Zhang Lingyuan1ORCID,Zhang Hongbing2ORCID,Zhu Xinyi1ORCID,Zeng Fanxin1ORCID,Yan Lizhi1

Affiliation:

1. School of Earth Sciences and Engineering, Hohai University

2. School of Earth Sciences and Engineering, Hohai University (Corresponding author)

Abstract

Summary High-temperature and high-pressure reservoirs in complex geological conditions present primary targets and significant challenges in deepsea oil and gas exploration. Limited offshore drilling operations and lack of detailed geological data hinder accurate formation pressure prediction using geoguided and offset imaging, increasing drilling hazards. Logging-while-drilling (LWD) technology provides timely and accurate subsurface information. Resistivity closely correlates with formation pressure and lithology, aiding pressure prediction. Therefore, in this study, we developed an ahead prediction workflow for LWD curves using the resistivity curve (RD) as an example. A seismic-guided sequence-to-sequence framework with the long short-term memory model (Seq2Seq-LSTM) is used to predict the RD curve at a constant depth ahead of the drill bit, utilizing the RD curve of drilled sections and seismic attributes. The network structure incorporates a direct-recursive hybrid multistep prediction strategy based on update threshold control (Dir-Rec-Update), aligning with real-time LWD data acquisition for ahead curve prediction.

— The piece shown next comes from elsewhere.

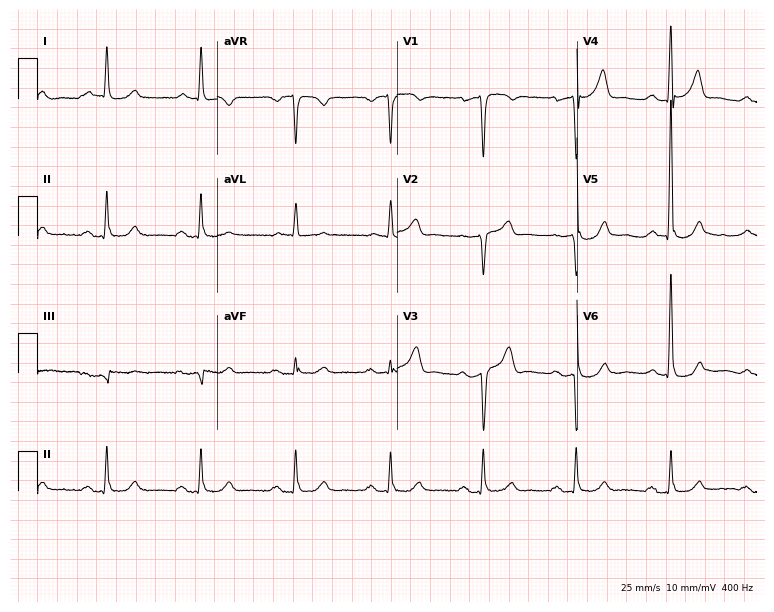
Electrocardiogram, a man, 65 years old. Interpretation includes first-degree AV block.

Using real well data cross-prediction, baseline models such as multilayer perceptron (MLP) and extreme gradient boosting (XGBoost) were compared while also investigating the impact of different configurations on the proposed Seq2Seq-LSTM. The results demonstrate that the method outperforms conventional models, with an average performance across multiple wells under a 5-m update threshold: root mean square error (RMSE) of 0.15, correlation coefficient of 0.88, and coefficient of determination of 0.77. The Seq2Seq-LSTM model and Dir-Rec-Update strategy provide accurate LWD curves ahead of the drill bit, enabling advanced drilling decisions and preventing hazards. Advanced technologies such as empirical wavelet transform (EWT) and feature selection enhance the method’s potential for curve ahead-of-time prediction.

Publisher

Society of Petroleum Engineers (SPE)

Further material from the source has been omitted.